ShieldedStack Terms of Service

1. What you are licensing

ShieldedStack is software you run on your own infrastructure. It is not a SaaS service. There is no Licensor-hosted control plane, no account you log into on our servers, and nothing to register for.

A "License Key" is a signed JWT we issue that authorises operation of the Software within a defined scope (tier, term, number of installations). License Key validation happens locally on your install.

2. Grant of License

Subject to your compliance with these Terms and payment of fees under your Order Form, we grant you a non-exclusive, non-transferable, non-sublicensable, worldwide right during the License Term to:

1. install and run the Software on infrastructure you control, in production and non-production environments, within the scope of your License Key;
2. make reasonable copies for backup and disaster recovery.

The permitted number of Installations, Tenants, and Workspaces is set in your Order Form, which reflects the tier published at /pricing at the time of execution. Projects within a Workspace are not limited. Operating beyond your Order Form scope is a material breach of these Terms.

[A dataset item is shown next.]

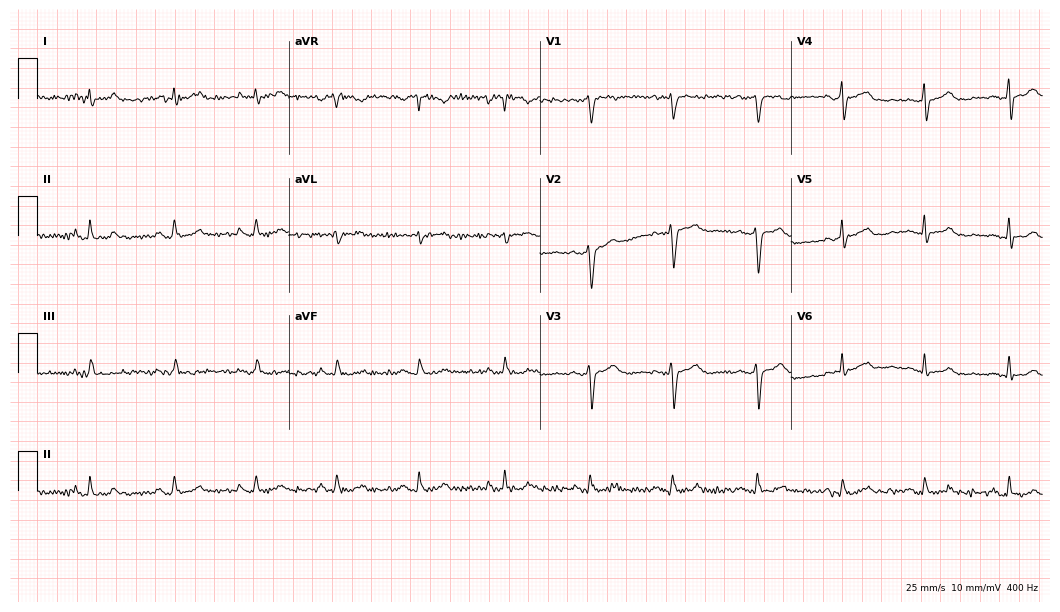
ECG — a 51-year-old female patient. Screened for six findings — first-degree AV block, right bundle branch block, left bundle branch block, sinus bradycardia, atrial fibrillation, sinus tachycardia — none is recorded.

3. License Term and expiration

1. The License Term is set in your Order Form (typically 12 months).
2. On expiration, the License Key becomes invalid. License Key validation is local; no remote call to us is required to determine its status.
3. Days 1-7 after expiration (grace). Escalating warnings are emitted via logs and administrative interfaces. There is no functional restriction. The Software does not shut down and does not break running pipelines.
4. Days 8-30 after expiration. Persistent warnings appear in administrative interfaces. Proxying, scanning, and policy enforcement remain fully operational.
5. Day 31 onwards. Package proxying and scanning stop. The administrative interface, historical scan results, audit logs, and configuration export remain available read-only, so you can review past activity, export data, and decommission the Installation. CI/CD pipelines pointing at the proxy will begin to fail at this point. You should renew, migrate, or remove the Installation before this date.
6. If you do not renew, you must stop using the Software and destroy your License Key. Read-only access to historical data remains permitted for 90 days after expiration to support orderly decommissioning.
7. Renewals are not automatic; they require a new Order Form. Renewal pricing is fixed for 13 months from the initial Order Form date. After that, we may adjust renewal pricing with 60 days' notice.

4. Trial use

If we issue you a trial License Key, sections 1-3 apply, with these adjustments:

1. the trial term is 30 days, free of charge;
2. you get Standard-tier features unless we agree otherwise in writing;
3. our total liability arising from the trial is capped at €100 (see also section 11);
4. we may revoke the trial License Key if we have specific evidence it is being used outside your organisation.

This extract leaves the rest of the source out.